Petitboutdpaind'épice était perché sur une branche dont l'écorce rugueuse très découpée le picotait. Il avait perdu le petit être et regardait tout autour de lui. Des tas d'oiseaux virevoltaient autour de l'arbre, mais aucun ne ressemblait à son petit frère. Soudain, il reconnut des bulles sombres familières posées sur l'herbe. Il poussa un piaillement si sonore que Floriane et madame Hugues sursautèrent. Petitboutdpaind'épice fonça droit sur les lunettes, en frôlant au passage la voisine qui tomba de son perchoir. Floriane poussa d'aussi sonores cris de joie que son oiseau qui atterrit près de la monture.
- Bout d'épice ! Bout d'épice ! Tu m'aimes donc un peu ?
- Toujours des bêtises ! s'exclama madame
Hugues qui essayait de se relever péniblement. Mais la fillette s'accroupit
près de son oiseau qui dansait devant les verres.
- Je crois qu'il aime vos lunettes ! dit Floriane. Si je les portais, Bout d'épice me suivrait jusqu'à la maison et je pourrais prendre soin de lui.
Effectivement, Petitboutdpaind'épice ne la quitta pas d'un battement d'aile. Il venait de retrouver le petit être. Floriane portait l'oiseau sur son index et le tenait à la hauteur de son visage, à distance respectable pour éviter un éventuel coup de bec. Elle remontait régulièrement les lunettes sur son nez. L'oiseau la regardait droit dans les yeux. Il était si content ! Enfin, le petit être avait accepté de lui parler en face à face. Joyeusement agrippé sur son perchoir, il pépia et s'agita très fort.

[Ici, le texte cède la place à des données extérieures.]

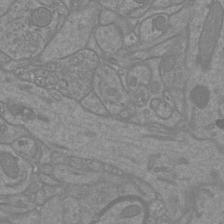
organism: Mouse
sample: Cortical neurons

Elles arrivèrent à l'intersection d'où un sentier menait directement chez Floriane. Madame Hugues la quitta pour retourner dans sa maison. Dans la pénombre de la pinède, Floriane se dirigea vers son propre jardin et s'éloigna peu à peu du sentier. Elle enleva les lunettes de sa voisine et, de sa main libre, les fourra dans sa poche.
- C'est mieux ainsi, s'exclama-t-elle, je n'y voyais plus rien !
Petitboutdpaind'épice s'accrocha à sa veste pour rester au plus près de son petit frère qui avait glissé dans quelque sombre endroit auquel il ne pouvait accéder. Floriane rit.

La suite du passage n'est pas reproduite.